Jack: Aren’t you going to fire me now?
Manager: Fire you? I just spent 2 million dollars training you.

Considering Jack Welch is now one of the most successful executives of all time, it is good his manager was able to troubleshoot the aftermath to a problem Jack had worked through on assumption. The point is plain: When we don’t troubleshoot a problem, we go on assumptions. In the email I received this morning, there was an assumption I had files checked out. Rather than test the assumption, work stopped.

Tony Robbins tells a story in his Personal Power program about a suit of armor. As he is walking on stage, every time he moves close to a suit of armor there is feedback. The audience eventually starts screaming at him “it’s the armor”. But he continues to stand near the armor and the feedback eventually goes away. He then moves away and the feedback comes back. Turns out there was a fire on a very close frequency and the messages were interfering with the microphone.

Personally, I think the above story is a myth, as I know the FCC is very careful on doling out bands and it is unlikely a microphone has the same band as emergency services. But this is also an assumption, and proper troubleshooting would have me examining the issue.

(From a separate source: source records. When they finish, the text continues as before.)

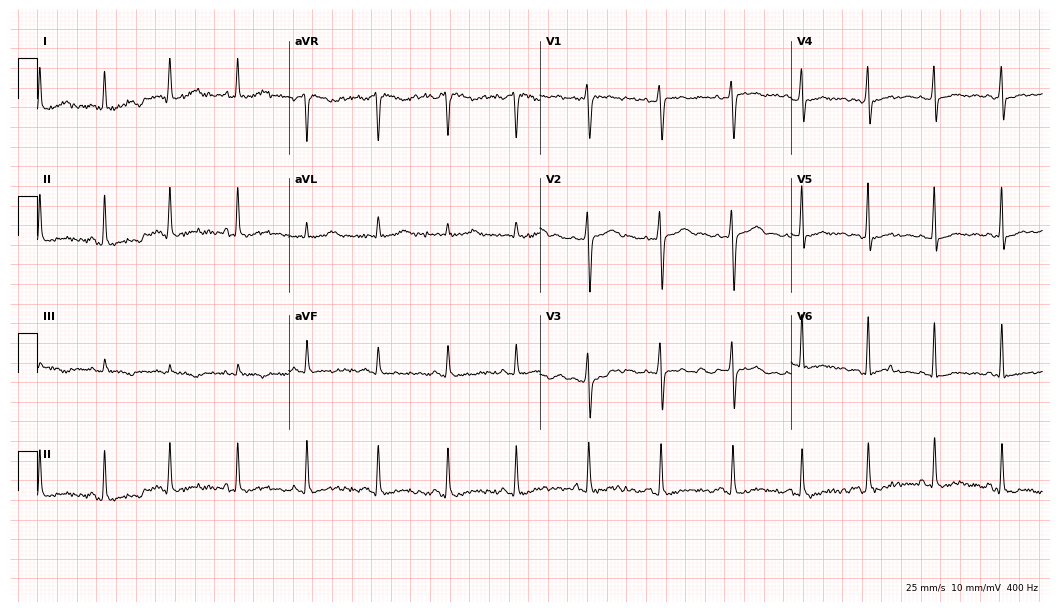
Electrocardiogram, a 49-year-old woman. Of the six screened findings (first-degree AV block, right bundle branch block (RBBB), left bundle branch block (LBBB), sinus bradycardia, atrial fibrillation (AF), sinus tachycardia), none is recorded.
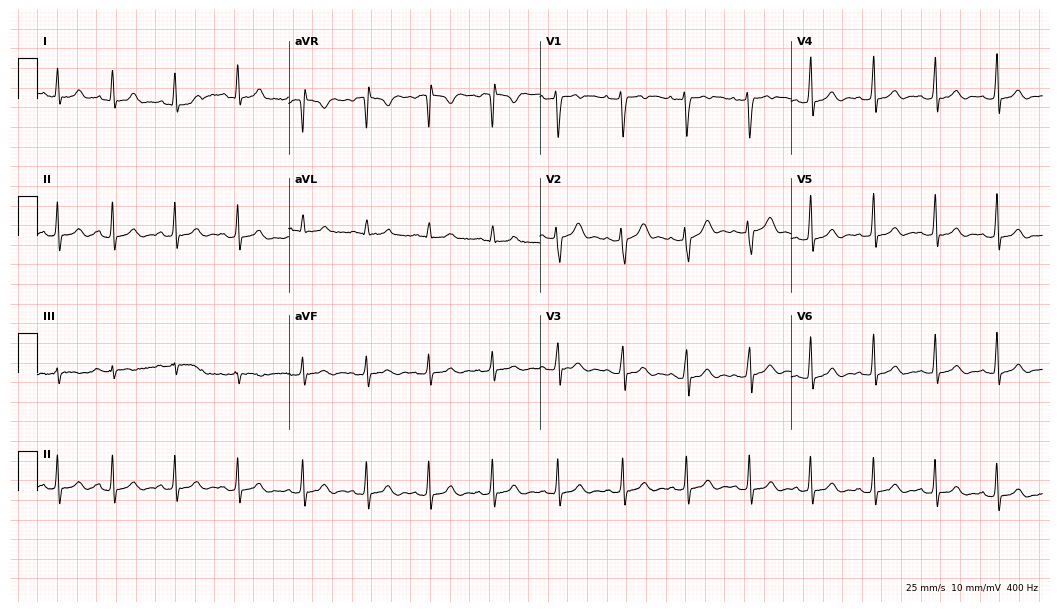
Resting 12-lead electrocardiogram. Patient: a 23-year-old female. Read as a normal ECG.
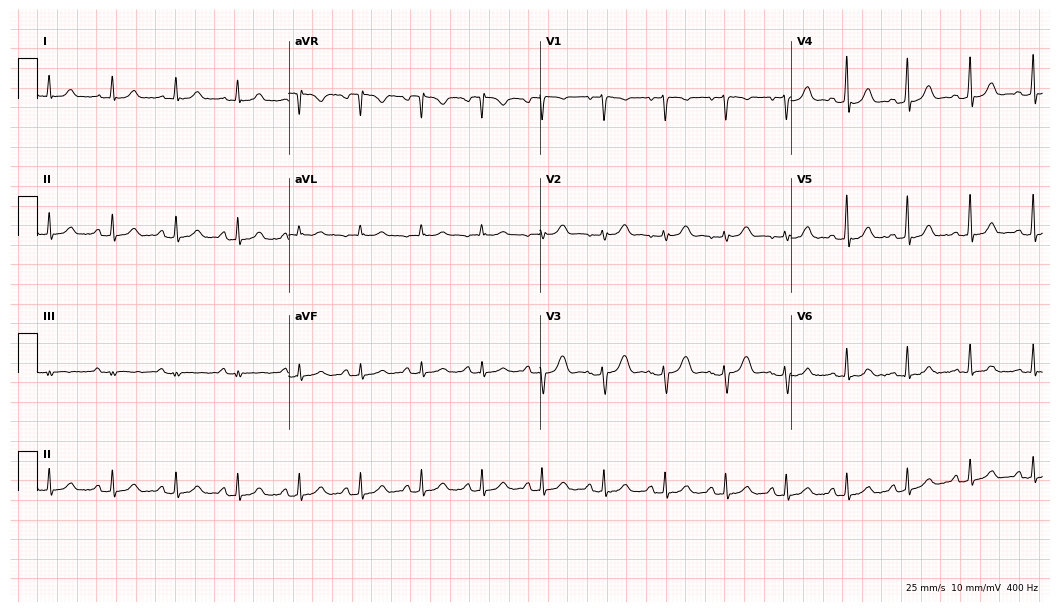
12-lead ECG from a 21-year-old female patient (10.2-second recording at 400 Hz). Recorded interpretation: within normal limits.

The path of least resistance

On Facebook … nay, on the Internet as a whole, a large majority of items are written out of assumptions or biases, and not an examination of the facts. For most people, whether you agree with Obamacare or not is not an exercise in examining the facts completely and then drawing conclusions. Instead, a quick sniff test is done to determine if you feel something smells, and then action is taken.

Let’s take an example. In 2006, the news media reported on the Duke Lacrosse team raping an African American stripper. The case seemed open and shut, as the evidence piled up. Duke University suspended the team and when the lacrosse coach refused to resign, Duke’s president cancelled the rest of the season. The case seemed so open and shut, Nancy Grace (CNN) was suggesting the team should be castrated.

When the assumptions were removed, a completely different story was told. Not only was the evidence thin, much of it was manufactured. The District Attorney, Ray Nifong, was disbarred and thrown in jail for contempt of court.

We can also look at the George Zimmerman case, where the initial wave of “evidence” painted another “open and shut” case. But the “open and shut” case, based on assumptions, began to crumble when it was discovered ABC edited the 911 tape to paint Zimmerman as a racist and carefully choose the video and picture evidence to paint a picture of a man that had no wounds and was the obvious aggressor.

The point here is not to rehash these cases, but to point out that assumptions can lead to incorrect conclusions. Some of these assumptions may lead to dire consequences, while most just result in a less than optimal solution.

Now to the title of the section: The path of least resistance.

When we look at the natural world, things take the path of least resistance. Water tends to travel downhill, eroding the softest soil. Plants find the most optimal path to the sunlight, even if it makes them crooked. Buffalos would rather roar at each other to establish dominance than fight, as the fighting takes precious energy. And humans look for the least amount of effort to produce a result.

Let’s pop back to Obamacare, or the PPACA (Patient Protection and Affordable Care Act), as it illustrates this point. Pretty much everyone I encounter has an opinion on the subject. In fact, you probably have an opinion. But is the opinion based on assumption? You might be inclined to say no, but have you actually read the bill? If not, then you are working on distillations of the bill, most likely filter through the sites you like to visit on a regular basis. And, more than likely, you have chosen these sites as they tend to fit your own biases.

I am not deriding you on this choice. I only want you to realize this choice is based more on assumptions than troubleshooting. Troubleshooting takes some effort. In most cases, not as much as reading a 900+ page bill (boring) or many more thousands of pages of DHS rules (even more boring). But, by not doing this, your opinion is likely based on incomplete, and perhaps improper, facts.

Answering Questions

I see questions all the time. Inside our organization, I see questions for the Microsoft Center of Excellence (or MSCOE). I have also spent years answering online questions in forums. The general path is:

  1. Person encounters problem
  2. Person assumes solution
  3. Person asks, on the MSCOE list, to help with the assumed solution – In general, the question is “How do I wash a walrus” type of question rather than one with proper background of the actual business problem and any steps (including code) taken to attempt to solve it
  4. Respondent answers how to solve the problem, based on their own assumptions, rather than using troubleshooting skills and asking questions to ensure they understand the problem
  5. Assumed: Person implements solution – While the solution may be inferior, this is also “path of least resistance” and safe. If the solution fails, they have the “expert” to blame for the problem (job security?). If it succeeds, they appear to have the proper troubleshooting skills. And very little effort expended.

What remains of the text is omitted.